I think we have lost our mind as a society (and our values with it)
Probably the market was fueled by merchant banker's bonuses (rhyming slang intended) who have proved now they had more money than sense.
Art should involve both imagination and technical skill; both seem optional these days.
I agree.
We need fresh talent.
http://www.dailymail.co.uk/sciencet
But if there is a hint of truth to the statement that art reflects the soul of an era, I fear that we are seeing our souls revealed as stupid and greedy - with modern art reflecting the souls of the bankers and their all too willing victims.
Maybe some day someone will explain what it was about the Renaissance that produced outstanding visual arts, or about the Baroque/classical that produced outstanding music. But really, what would it take to see new works that resonate as deeply as those masterpieces?

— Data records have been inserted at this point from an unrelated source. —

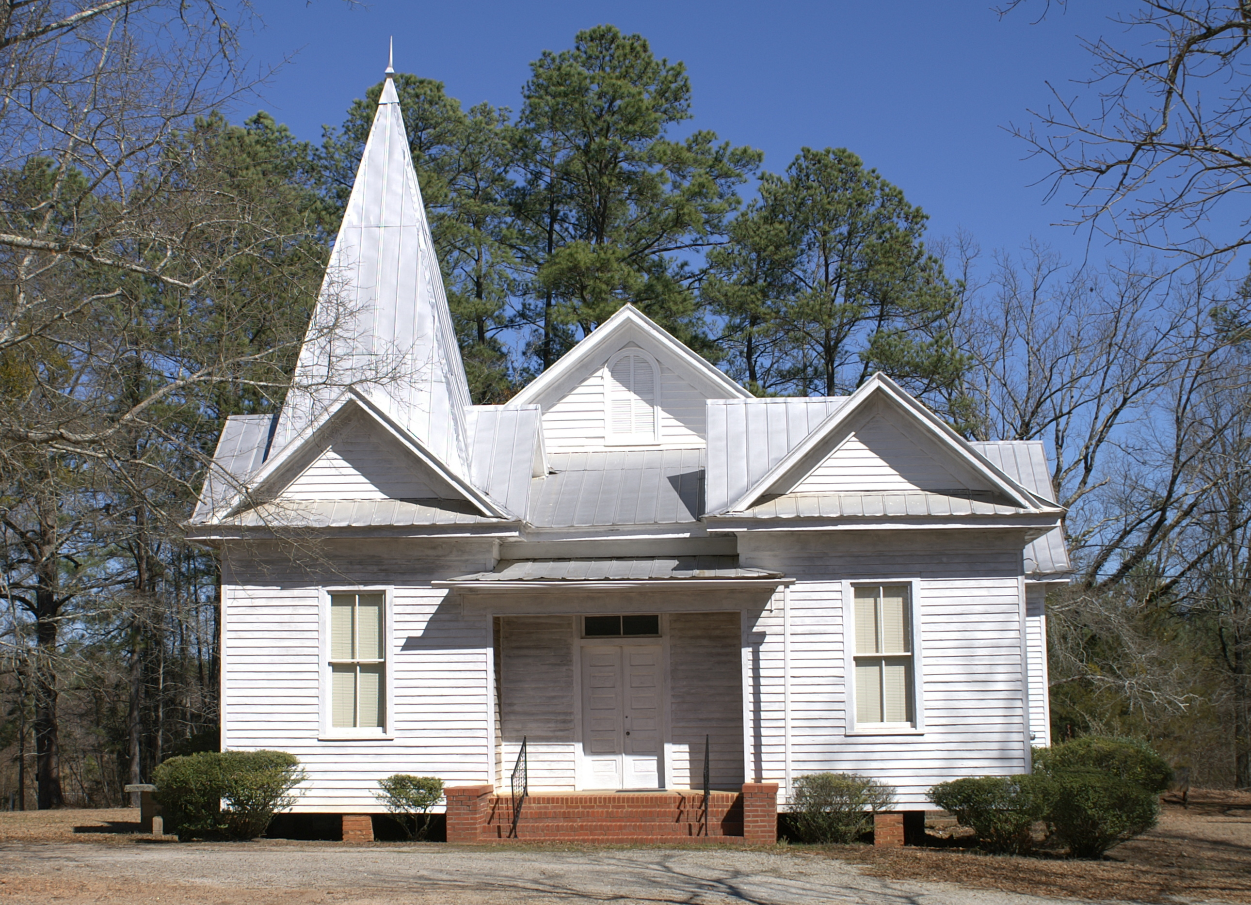 Powelton Baptist Church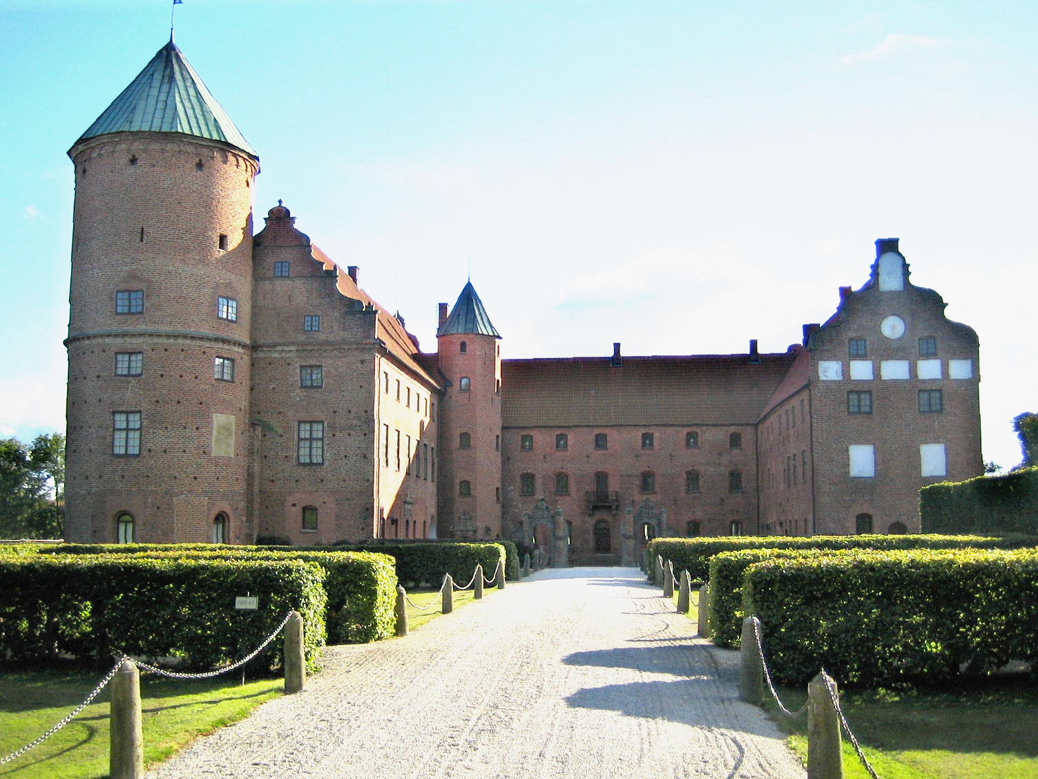 Skarhults slott. Bilden tagen av mig själv 17 september 2005.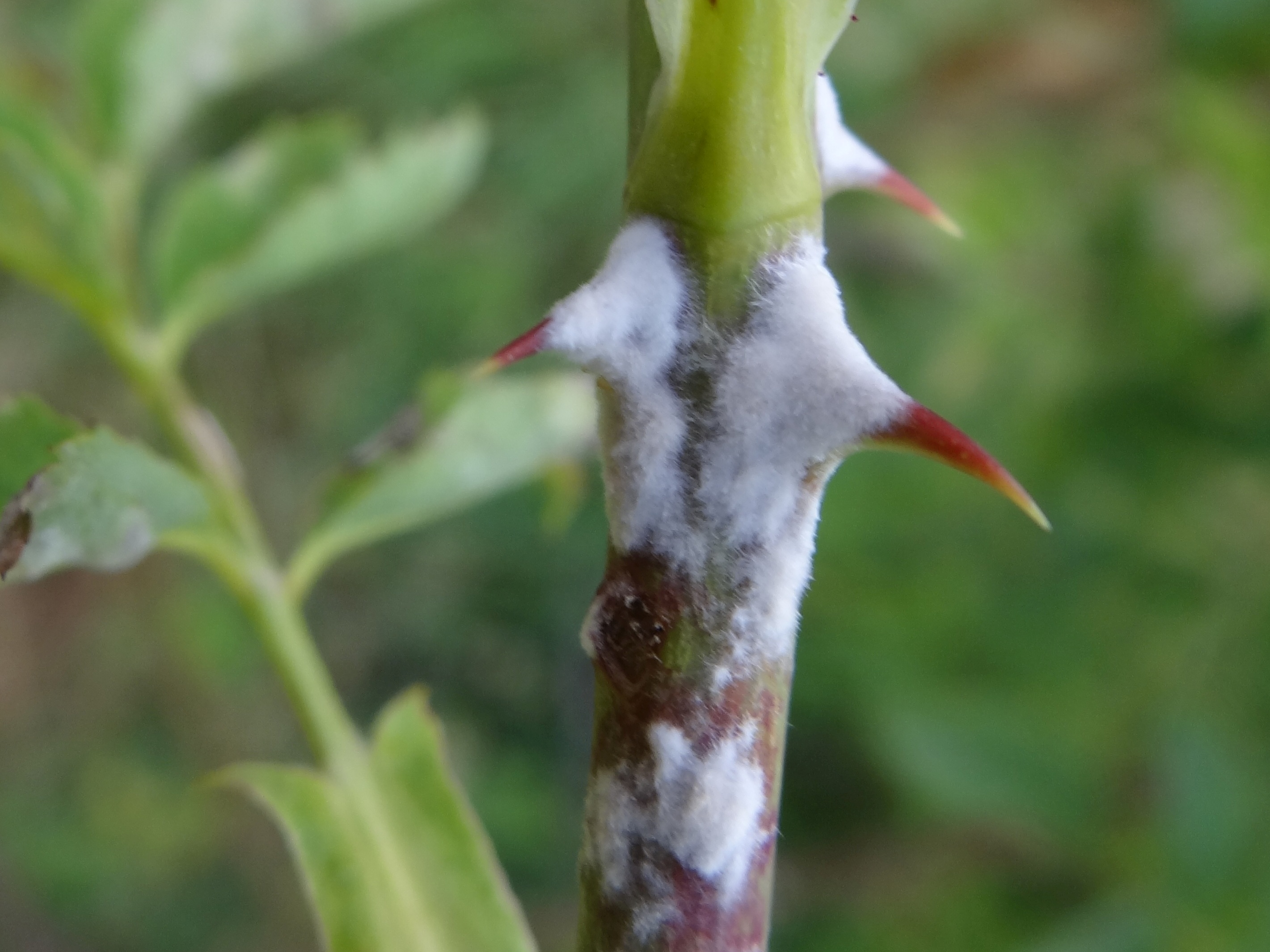 Podosphaera pannosa on Rosa canina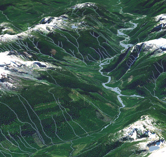 La Squamish et son système hydrographique, au Canada, vue du nord. À gauche, le mont Cayley.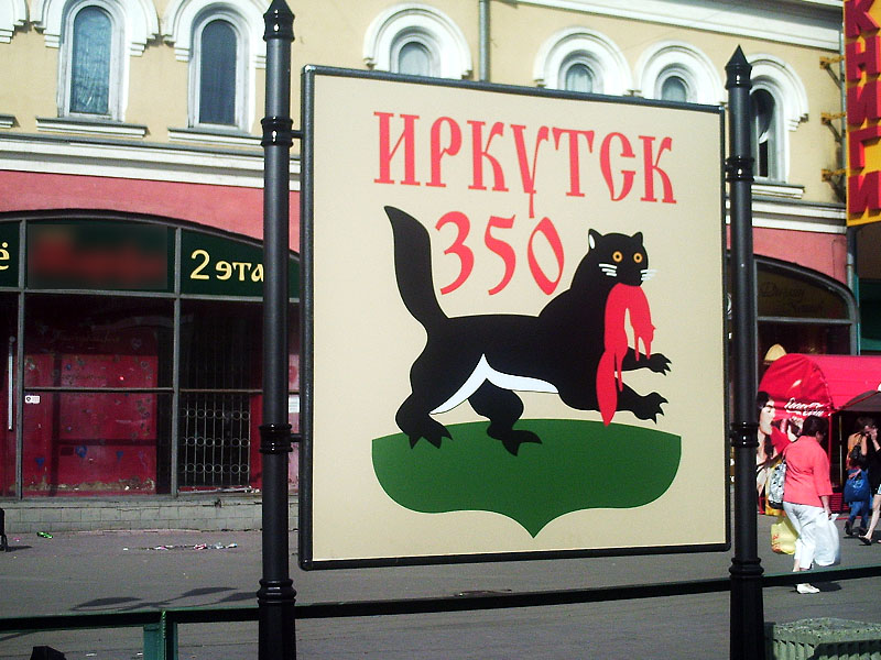 Специальные наклейки к 350-летнему юбилею Иркутска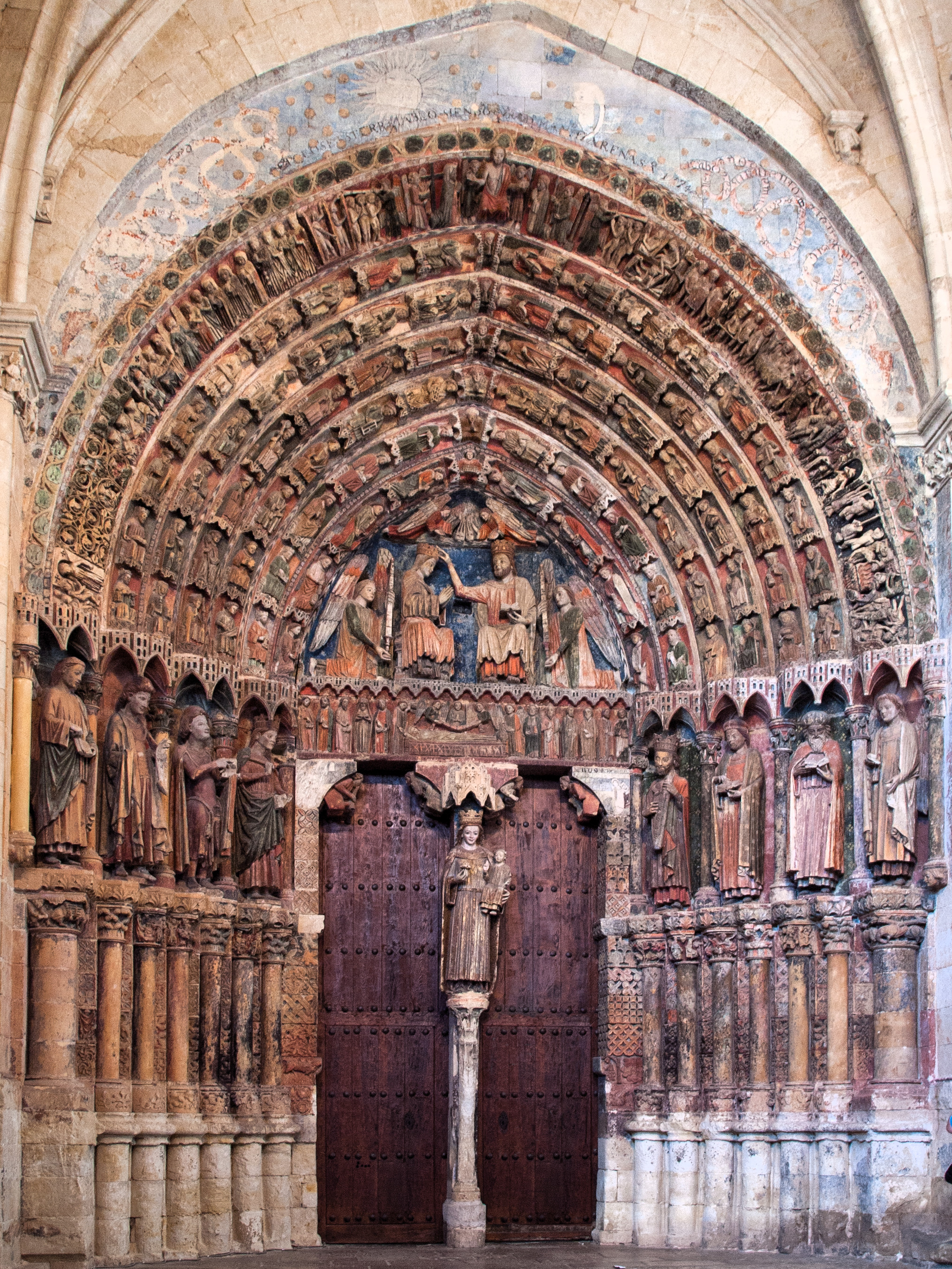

Of course money is a profound necessity in the physical creation of any object and though 'Factory art',i.e. assistant artists involved in the execution of multiples or monumental work, has an age old pedigree, this stultifying climate of art judged the speculative onanism of todays aspiring Medicis, to say nothing of the equally onanistic artist/facilitators, should not be the guiding light.
"art judged BY the speculative onanism"
What I would like to see is an investigation into who is funding these "bids". Is it not in the interests of an artist, dealer or gallery to inflate the market value of the work?
My interest in this subject was raised when after "selling" many millions worth of "work" an artist was forced to make staff redundant?
The problem with it being an Art market first and foremost is that once people have started to invest in it, it becomes increasingly difficult to change anything. If all these people have been making or paying exorbitant sums for art which isn't particularly good, is anyone from the Art world really going to turn round and say, "Is it just me, or does anyone else reckon this is all a bit... well, rubbish?" and if other people started putting their hands up too saying "Thank god for that, all these years and I thought it was just me!" then the values would start to go down and there'd be a lot of unhappy artists and even more unhappy buyers. Perhaps this is why, despite believing there's been nobody of any substance since Bacon, Nahmad has chosen now to make his remarks - at a time when values are slipping anyway due to the crunch?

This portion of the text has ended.